Последние слова были сказаны таким елейным, вкрадчивым голоском, что я сама себе удивилась. Они могли бы тронуть сердце даже придорожного булыжника.

– Прекрасно! – Ольга повернула ко мне заплаканное лицо. – Если ты не собираешься соваться в это дело – значит, я сама сунусь! И если убийца придушит и меня тоже, то виновата в этом будешь ты! Обо мне она думает… Вот спасибо! Тронута!

Царапать протянутую руку дружбы? Ну, это уж слишком, Ольга Андреевна!

– Прекрасно! – ответила я в тон сестренке. – Валяй, если тебе делать нечего. Но когда убийца тебя придушит – а вероятность этого очень и очень велика! – то виновата в этом будешь ты сама, моя дорогая! Детишек только жалко… Ну да ничего: без семьи не останутся. Так что дерзай!

В ответ раздалось невнятное мычание и хлюпанье. Спас меня телефонный звонок.

– Привет, Полина. Ольга у тебя?

Я поразилась: до чего же напряженный голос у Овсянникова! И ни намека на ностальгию по тихому семейному вечеру за бутылочкой наливки и яблочным пирогом…

– У меня. Ты чего такой?

Он пропустил мимо ушей мой вопрос!

– Чем она занимается?

– Ты имеешь в виду Ольгу? – Я даже обиделась. – Как обычно: пьет и жалуется на судьбу, подарившую ей такую бездушную сестру.

Я нарочно старалась говорить громко, чтобы эта истеричка слышала.

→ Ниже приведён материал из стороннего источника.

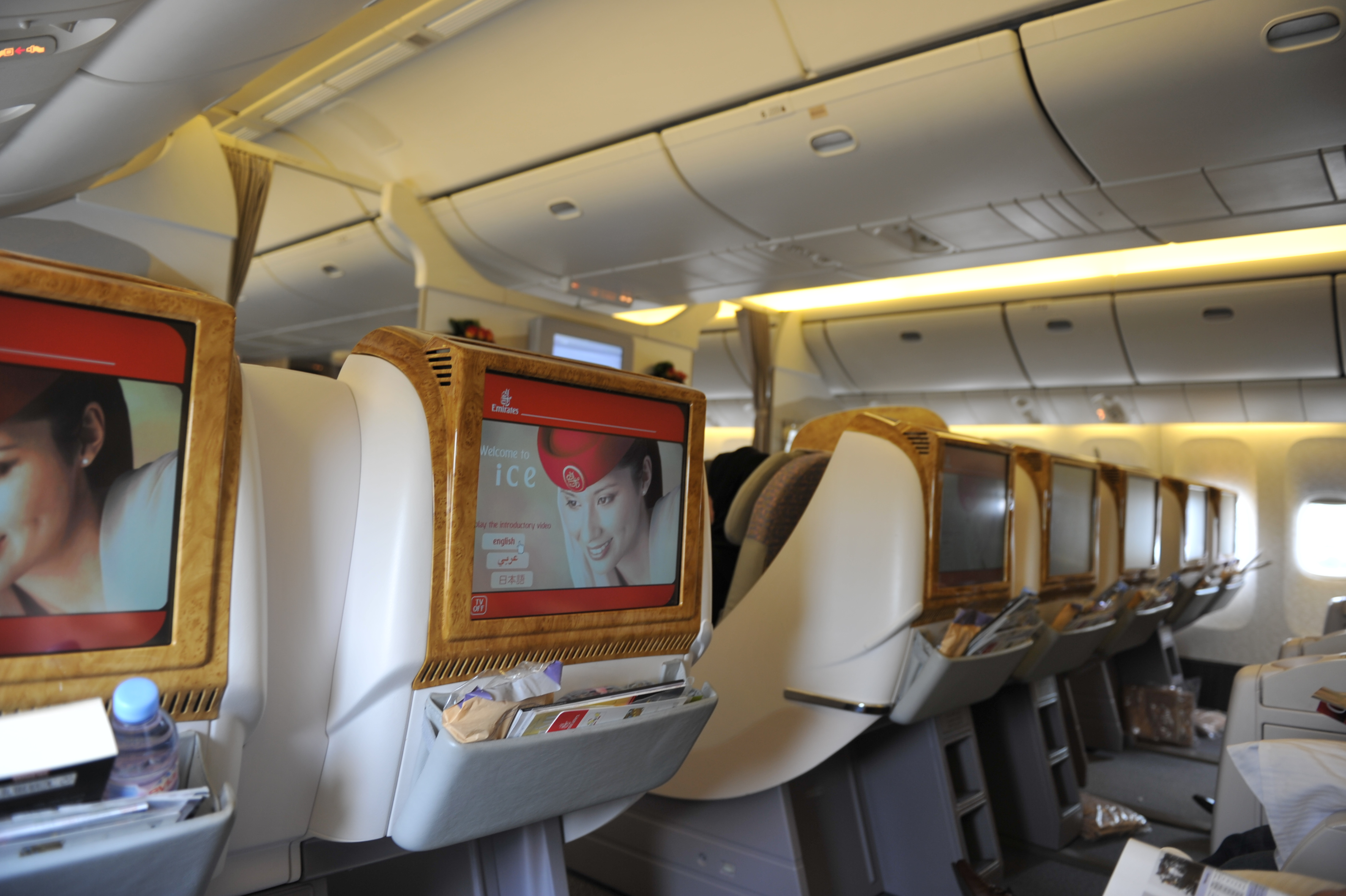 Emirates

– А-а… У вас там… все в порядке? Я имею в виду, не случилось ли чего… м-м… необычного?

– Да что ты все мычишь, Овсянников?! Говори, что случилось, не темни!

– Да тут, понимаешь, возникли кое-какие осложнения… Я говорю о деле Палискиене.

– А что такое?

– Да этот "крутой", Старостин… В общем, он пропал.